A checklist, from things this project actually taught me:

  1. Check what languages your platform officially supports before designing the loader. The “obvious” pattern ($(language).lua) only works for the official set. Anything outside that needs an unconditional load + self-check.
  2. The real signal isn’t always the obvious one. For Korean ESO, the CVar is a lie; the TamrielKR addon’s presence is the truth. Find the actual signal.
  3. Make your guards idempotent. ACI = ACI or {} is one extra word that immunizes you against any future load-order change. Free defense.
  4. Use key fallback (return ACI.S[key] or key). Typos become visible instead of silent. Partial translations work transparently.
  5. Distinguish format keys from plain keys by naming convention (FMT_ prefix). Translators and reviewers both benefit.
  6. Audit every place your code reads its own output. Regex matches on display strings die the moment you translate. Use semantic tags instead.
  7. Don’t build display strings outside the display layer — or if you do, route them through ACI.L() so they participate in localization.
  8. Translation is meaning, not words. Get a native speaker to review. Calques and untranslated jargon are the give-aways that you used a machine.
  9. Defer namespacing until the table is big enough to need it. Premature categorization is a refactor in disguise.
  10. Test on a real client of the target language. The 5 unused libraries bug only showed up because we screenshotted the Korean output. Code review wouldn’t have caught it.
  11. In fallback chains, distinguish “no answer” from “negative answer.” A later tier should never overrule an earlier one that already answered. My first IsKoreanClient shipped this bug — Tier 1 said “no” and Tier 2 said “yes” anyway. Code review caught it; tests wouldn’t have.

The Numbers

For posterity:

  • 130 string keys in the English table
  • 130 matching keys in the Korean table
  • 14 command functions converted to use ACI.L()
  • 5 health-issue messages refactored to use a kind tag (because the regex filter that read English-only died on translation)
  • 3 detection tiers in IsKoreanClient
  • 2 lines of guard code (ACI = ACI or {}, ACI.S = ACI.S or {})
  • 1 bug (5 unused libraries in the middle of Korean output) caught by user testing
  • 0 changes to the manifest beyond adding two ## Lua: lines Localization isn’t a translation task.
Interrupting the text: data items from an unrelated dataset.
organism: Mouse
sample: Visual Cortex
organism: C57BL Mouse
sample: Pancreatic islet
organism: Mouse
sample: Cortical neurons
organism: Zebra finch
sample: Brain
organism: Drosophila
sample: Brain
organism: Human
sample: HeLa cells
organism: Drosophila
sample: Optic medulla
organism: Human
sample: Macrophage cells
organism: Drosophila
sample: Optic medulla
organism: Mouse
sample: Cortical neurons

It’s an architecture task with a translation task hiding inside it. The sooner you recognize that, the less rework you ship.

Postscript

While writing the Tier-by-Tier walkthrough above, I noticed that the IsKoreanClient function I’d already shipped didn’t actually behave the way I was describing it. Tier 1’s if ok and lang == "kr" then return true end would silently fall through into Tier 2’s presence check whenever the API answered “not Korean,” meaning Tier 2 would override a perfectly valid negative answer from a more authoritative source.

I caught it not by running the code, but by trying to write a sentence that explained what Tier 2 was for. The sentence kept coming out wrong: “Tier 2 fires when Tier 1 can’t get a clean answer” was the intended behavior, but the code as written made Tier 2 fire whenever Tier 1 answered anything other than “yes.” The gap between the sentence I wanted to write and the code I’d actually shipped was the bug.
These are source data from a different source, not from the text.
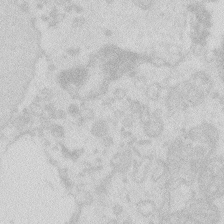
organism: Zebrafish
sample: Macrophage
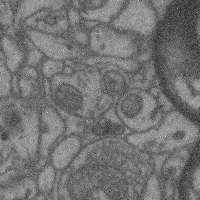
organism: Mouse
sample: Cerebral cortex

The fix is the version shown above; the buggy version is the “do not use” block. Both are kept in this article on purpose, because the meta-lesson is the more interesting one:

i18n surfaces bugs you’d never see in monolingual code. Writing about your code surfaces bugs you’d never see by reading it.
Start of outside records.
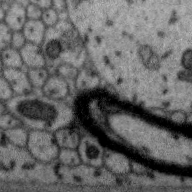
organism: Zebra finch
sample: Brain
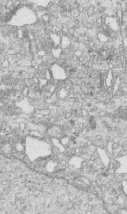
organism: Human
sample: HeLa cell HIV synapse

Prose is a debugging technique. If you can’t describe the logic in plain English without your sentences contradicting each other, the logic probably isn’t clear — and “not clear” is usually one short hop from “not correct.” This entire article almost shipped with a buggy code sample explained by a sentence that the code didn’t actually obey. The sentence was right; the code wasn’t; and I only noticed because writing forces a level of precision that reading never does.

I’d been planning to put this article up as a polished retrospective. It now serves a second purpose: a worked example of why writing about a system is part of designing it.